Pittsburghers know that name, and probably lots of other people, too. It is the name of one of the biggest corporations in history, founded in 1886 by George Westinghouse, who was from Pittsburgh and started the company there. Westinghouse is no longer called that, having changed its name to the CBS Corporation after buying CBS and selling off everything that wasn’t connected to the whole broadcasting/entertainment thing. [2]
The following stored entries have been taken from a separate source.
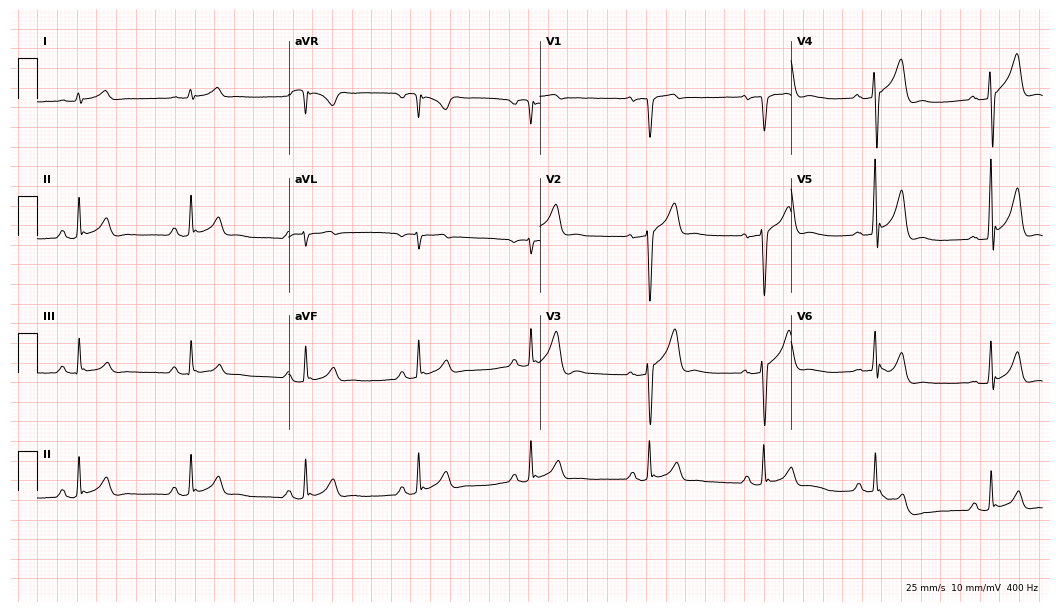
12-lead ECG from a male, 57 years old. Labelled as a normal ECG.
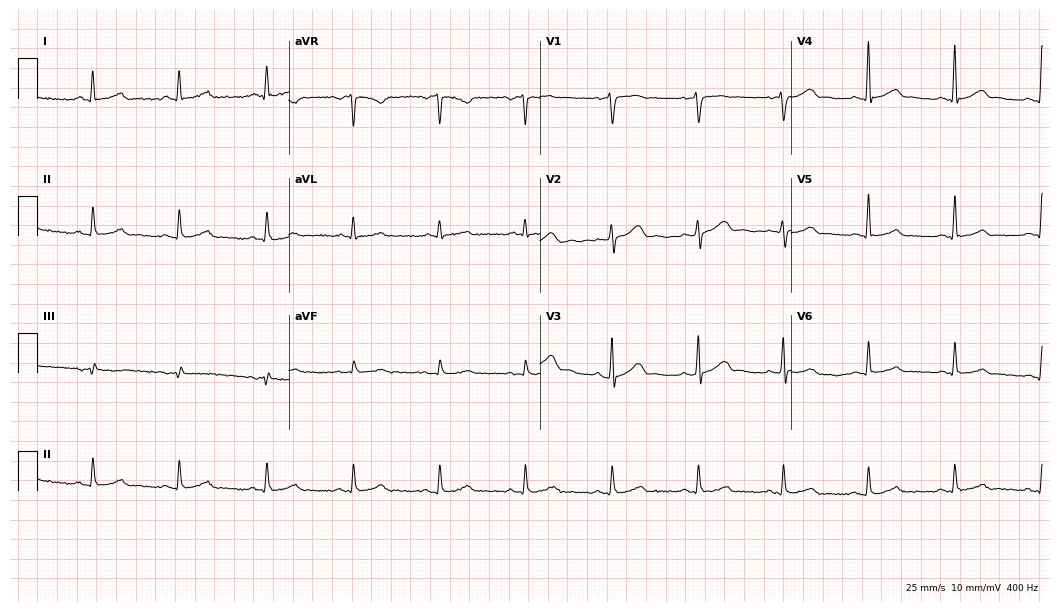
12-lead ECG from a 46-year-old male. Recorded interpretation: within normal limits.
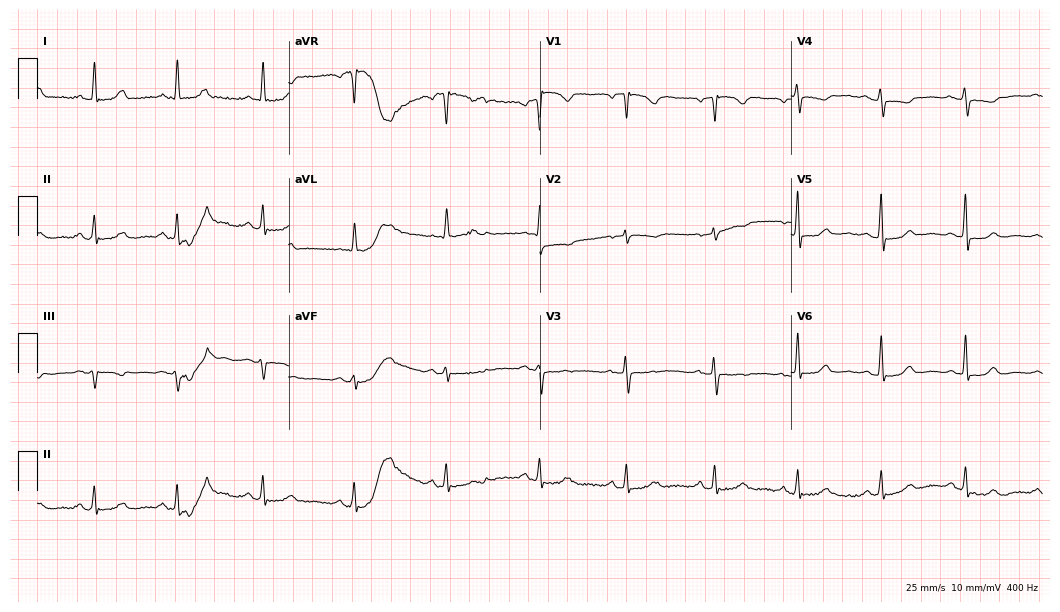
12-lead ECG (10.2-second recording at 400 Hz) from a female, 55 years old. Screened for six findings — first-degree AV block, right bundle branch block (RBBB), left bundle branch block (LBBB), sinus bradycardia, atrial fibrillation (AF), sinus tachycardia — none is recorded.
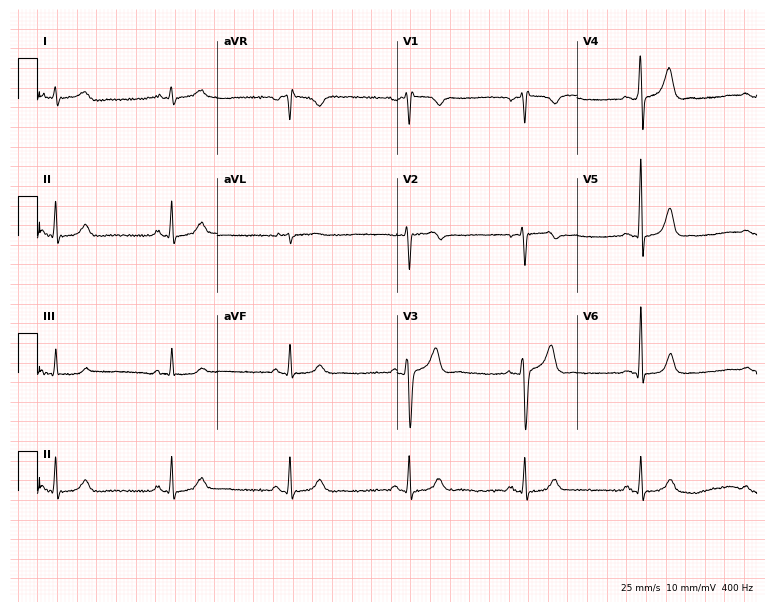
Electrocardiogram, a 36-year-old female. Of the six screened findings (first-degree AV block, right bundle branch block (RBBB), left bundle branch block (LBBB), sinus bradycardia, atrial fibrillation (AF), sinus tachycardia), none is recorded.
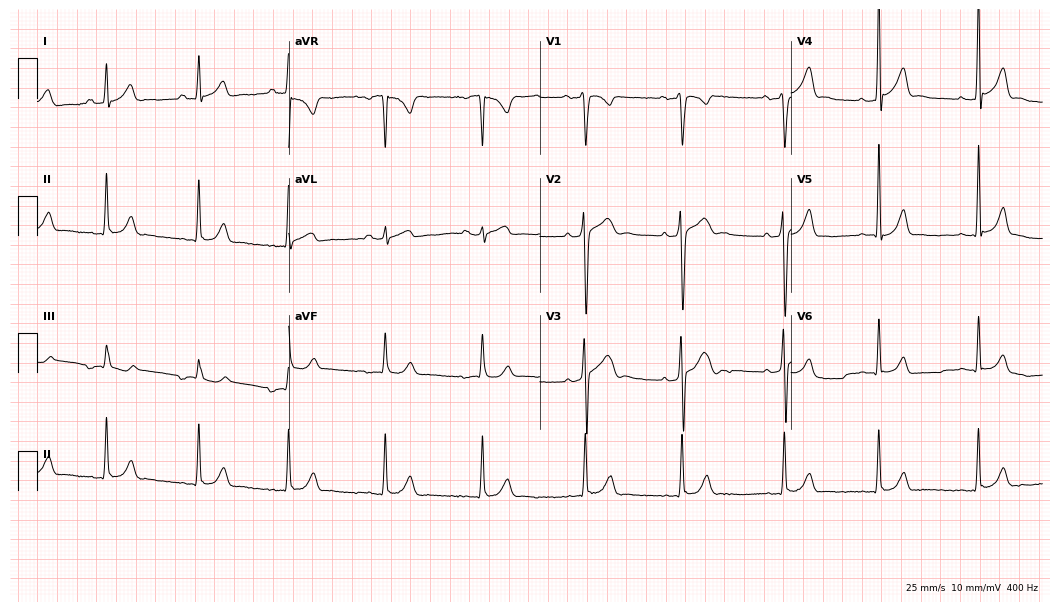
Resting 12-lead electrocardiogram. Patient: a 17-year-old man. None of these six findings is recorded: first-degree AV block, right bundle branch block, left bundle branch block, sinus bradycardia, atrial fibrillation, sinus tachycardia. Findings outside these six are not listed.
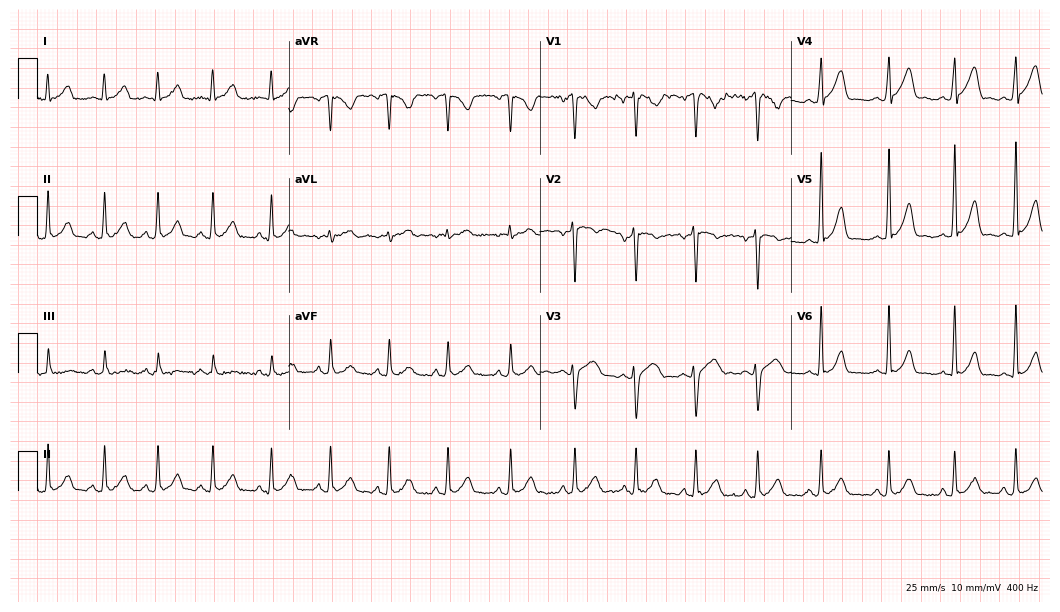
12-lead ECG from a man, 30 years old. No first-degree AV block, right bundle branch block, left bundle branch block, sinus bradycardia, atrial fibrillation or sinus tachycardia recorded for this tracing.
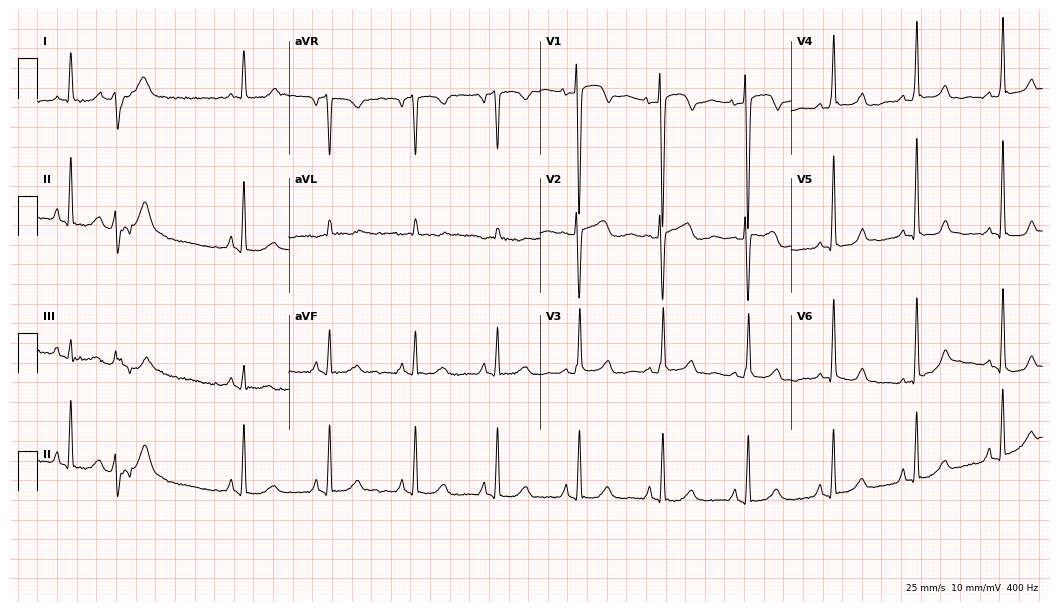
Standard 12-lead ECG recorded from a 74-year-old woman. None of these six findings is recorded: first-degree AV block, right bundle branch block, left bundle branch block, sinus bradycardia, atrial fibrillation, sinus tachycardia.
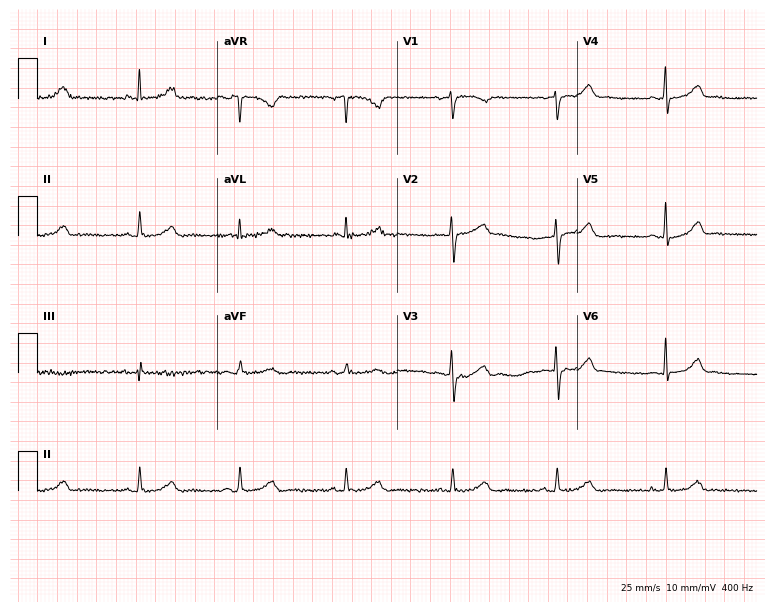
ECG (7.3-second recording at 400 Hz) — a female, 48 years old. Labelled as a normal ECG.
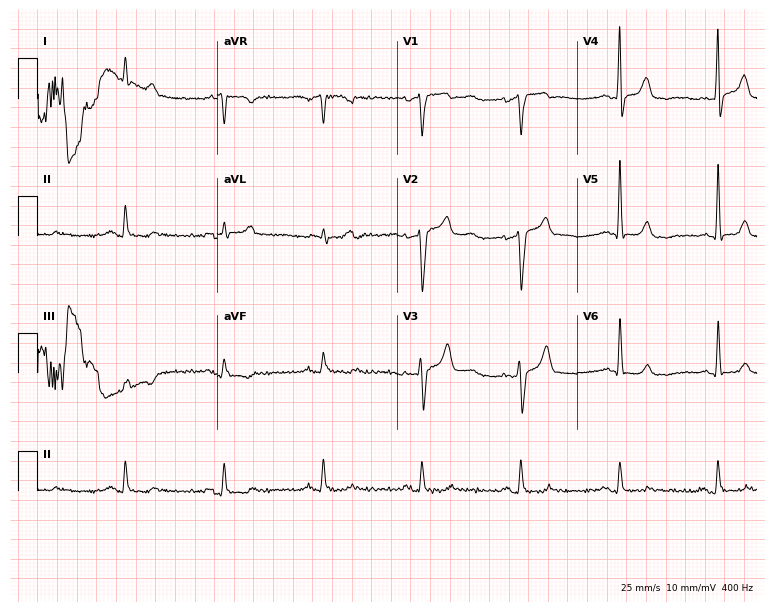
12-lead ECG from an 81-year-old man. No first-degree AV block, right bundle branch block (RBBB), left bundle branch block (LBBB), sinus bradycardia, atrial fibrillation (AF) or sinus tachycardia recorded for this tracing. Findings outside these six are not listed.
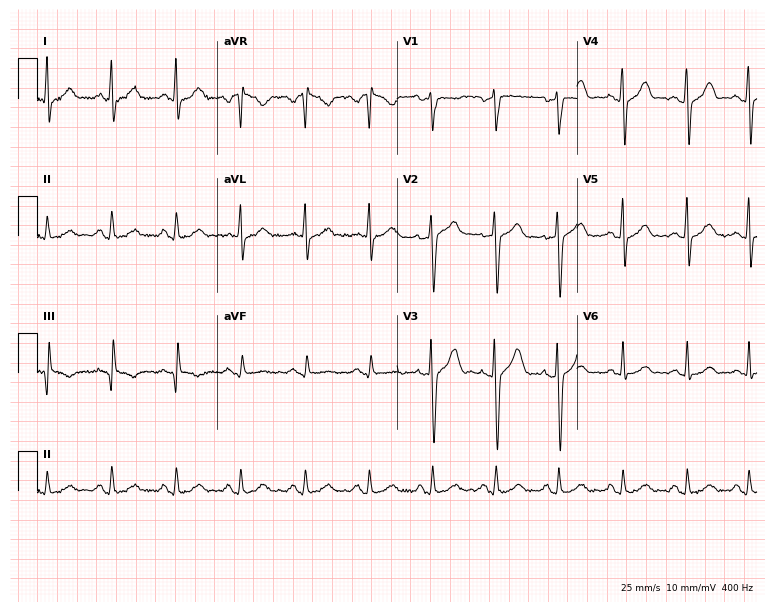
Electrocardiogram (7.3-second recording at 400 Hz), a 36-year-old male. Overall reading on record: normal ECG.
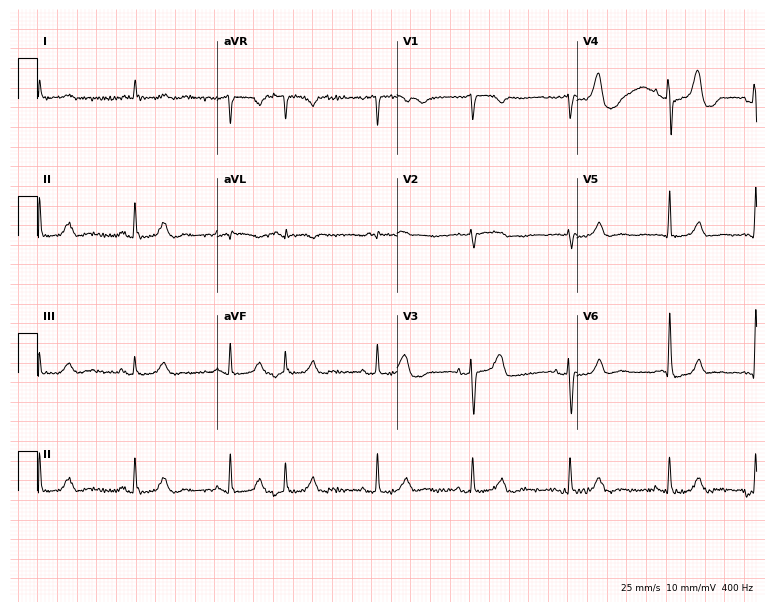
12-lead ECG from a man, 68 years old. No first-degree AV block, right bundle branch block (RBBB), left bundle branch block (LBBB), sinus bradycardia, atrial fibrillation (AF) or sinus tachycardia recorded for this tracing. Findings outside these six are not listed.

The Westinghouse I remember most clearly was the one David Letterman would complain about on his CBS show, as he railed against his corporate overlords. He had done the same thing at NBC, except the corporate overlord there was General Electric, Westinghouse’s biggest competitor (founded by George Westinghouse’s famous rival, Thomas Edison).
BULB, BABY
The current state, and recent history, of the Bulb are kind of a bummer. A reliable way to make Pittsburghers happy is to bring back something they forgot about. The Bulb rotted and fell over [3], as very old structures tend to do. There’s a group based in Tennessee, called the Early Model Particle Accelerator Corporation, that is raising money for the purpose of moving the Bulb elsewhere, refurbishing it, and using it for education purposes. It’s nice to think that the Bulb story might have a happy ending, though that ending will most likely not be in Pittsburgh. [4]
Irradiated humans are, in fact, not carriers of radiation that infect and continue to irradiate those around them after the initial exposure, a basic fact about radiation that a show otherwise extremely concerned with accuracy gets completely wrong.
This is kind of appropriate, as Westinghouse also started the first commercial radio station, also in Pittsburgh (KDKA) and radio itself was the closest Nikola Tesla got to his dream of broadcasting electricity. Tesla, as we all know, harnessed alternating current, which Westinghouse used to power dang near the whole country.
Technically, it was pushed over before it could fall.
You can donate and learn more at their website https://savethebulb.com/. The website reads like it was written by aliens who plan to use the Bulb for some nefarious purpose, but it was probably just written by engineers.
This is Atomic Pittsburgh part 1 — there will be at least two more, about the Shippingport Atomic Power Station and the fateful fate of Eben Byers.